Degradation removal module

In this paper, the authors used the U-Net structure as a degradation removal module. The degradation removal module is in charge of removing degradation from the input image and extracting “clean” features (named Flatent and Fspatial) that will be later used by StyleGAN2. In order to have intermediate supervision during the degradation removal process, the authors rely on a restoration loss. Specifically, GFP-GAN outputs an image at each resolution scale of the UNet decoder. This image is then forced to be close to the corresponding ground-truth image with the same resolution scale.

Generative Facial Prior and Latent Code Mapping

The intuition of this work is that, since a pre-trained face GAN captures a distribution over human faces, it is possible to use it to enhance the restoration of degraded images. Typically, it is possible to map the input image to its closest latent code in the latent space of the pre-trained GAN and then use the same GAN to generate the corresponding output. However, such a solution usually requires a time-consuming iterative optimization to reach satisfying results. For this reason, the authors of this paper decided to generate intermediate features FGAN of the closest face, modulated through the latent features Flatent of the degradation removal module to increase the fidelity with the input image. In particular, Flatent are firstly mapped to intermediate latent codes W through a multi-layer perceptron (MLP). Then, the latent codes W pass through each convolutional layer of the pre-trained GAN to generate GAN features at each resolution scale. These features are essential since they provide several facial details captured by the weights of the pre-trained GAN. They also incorporate information about the face’s colors that are helpful for color enhancement, including the colorization of old black-and-white photos.

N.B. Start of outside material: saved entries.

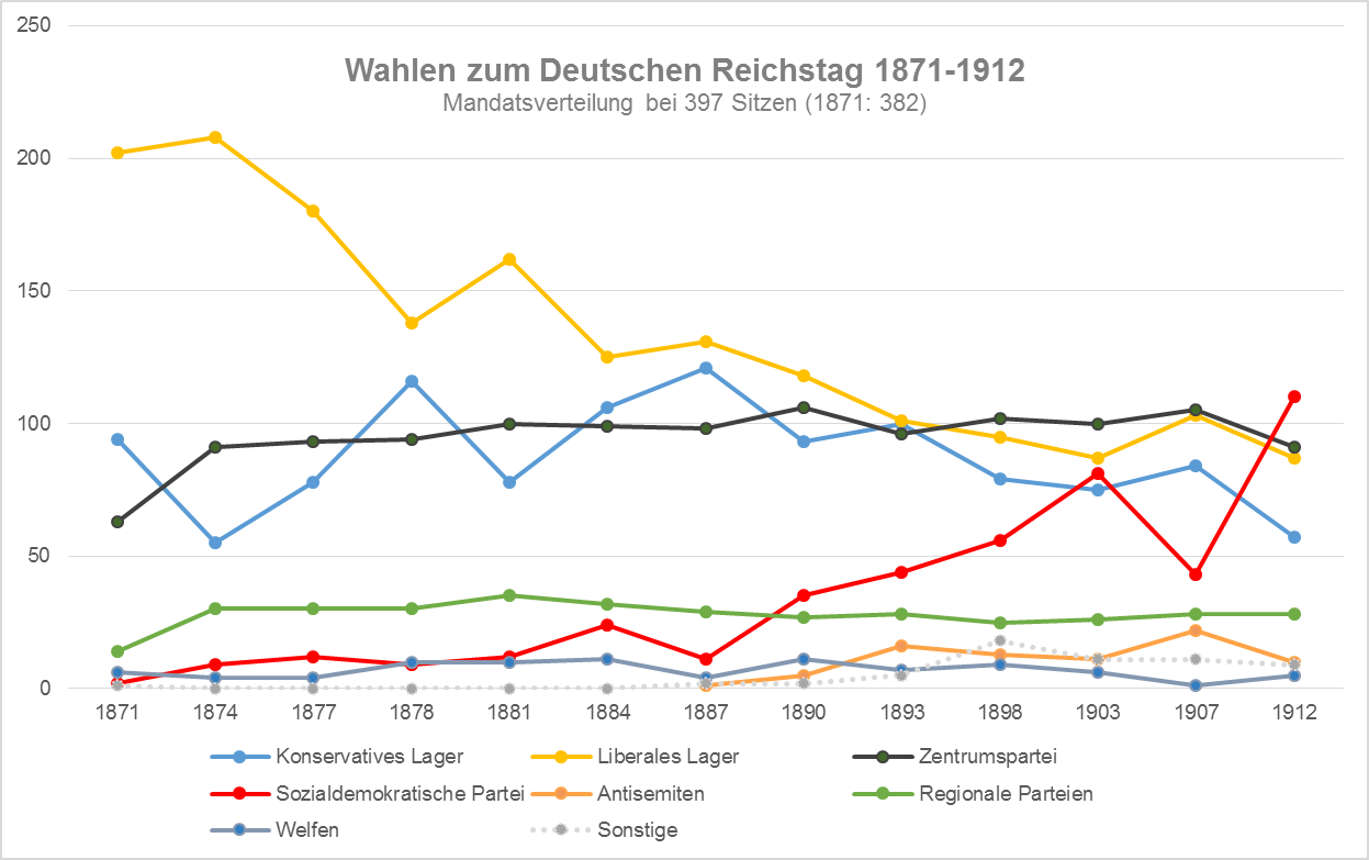 Wahlen zum Deutschen Reichstag 1971-1912 / Übersicht Lager / Mandatsverteilung
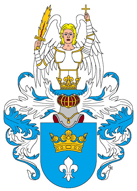 Wappen des katholischen Aktivisten und k.u.k. Generalmajors Heinrich Himmel (1843–1915), verliehen anlässlich seiner Erhebung in den österreichischen Adelsstand mit dem Prädikat "von Agisburg" 1890. Zeichnung von Gerd Hruška ( Für weitere Informationen zu dieser Standeserhebung siehe (
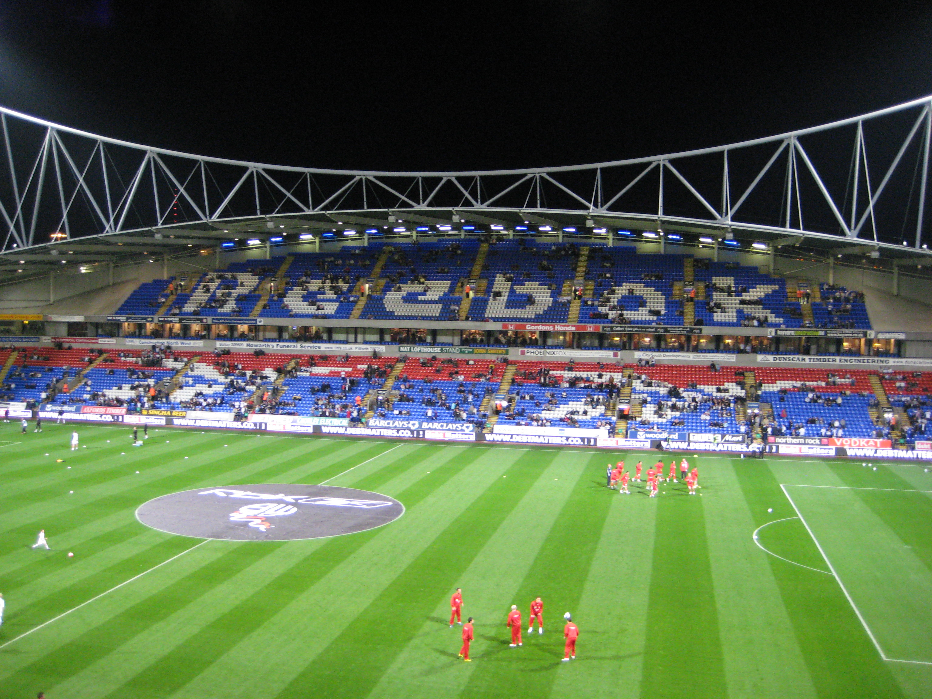 Reebok Stadium
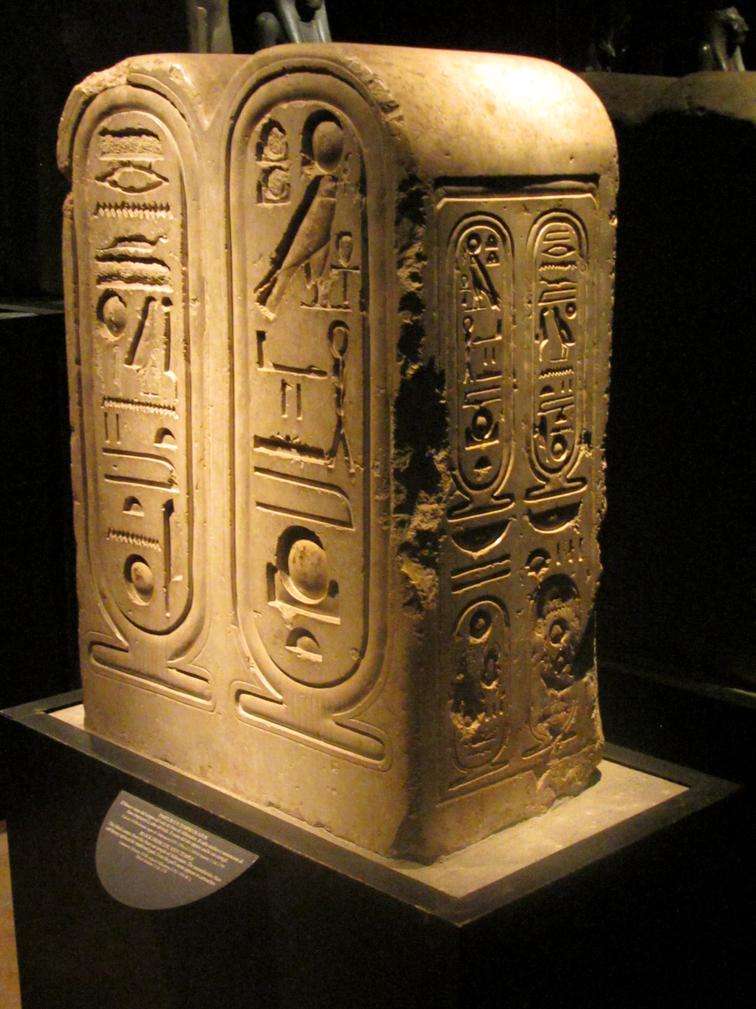 Geroglifici su Pietra al Museo Egizio di Torino ( parte 2 del museo)
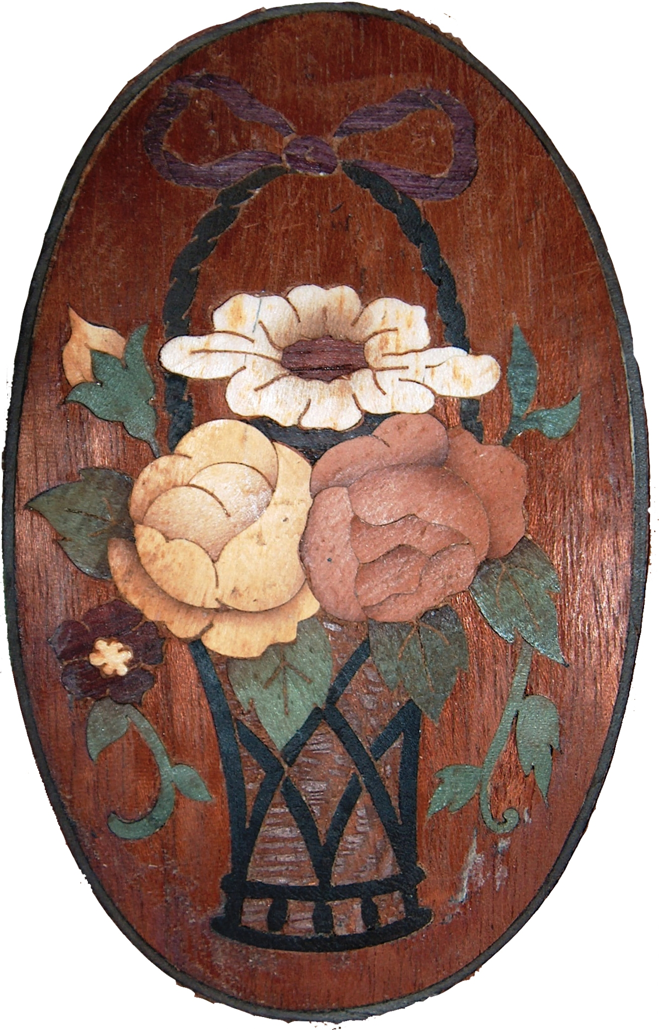 Intarsia

Channel-Split Spatial Feature Transform

Finally, to better preserve fidelity, the spatial features Fspatial produced by the degradation removal module are used to spatially modulate the GAN features FGAN. In this way, it is possible to preserve spatial information from the input image. To achieve this objective, GFP-GAN relies on a Spatial Feature Transform (SFT) to apply affine transformations (e.g., scaling, shifting) to FGAN. Moreover, considering the trade-off between realness and fidelity, the authors actually propose the use of Channel-Split Spatial Feature Transform (CS-SFT) layers which perform spatial modulation through the spatial feature Fspatial on some GAN features to enhance fidelity while leaving unchanged the other GAN features to preserve realness. CS-SFT layers are used at each resolution scale before the final generation of the restored face.

Learning Objectives

The loss function used during the learning process combines four losses.

The reconstruction loss forces the output to be as close as possible to the ground truth.

The adversarial loss is used to force GFP-GAN to generate as natural as possible images. To achieve this goal, a Discriminator model must be required to distinguish authentic images from those generated by GFP-GAN. Thanks to this loss, GFP-GAN learns to generate images so that the Discriminator model cannot understand if they are real or fake.

The goal of facial component loss is to enhance the levels of details in some parts of the face: the left eye, right eye, and mouth. In particular, the authors considered local discriminators for each of these three regions that have to distinguish whether the restored patches are authentic or not. This forces the patches to be closer to the corresponding natural facial components.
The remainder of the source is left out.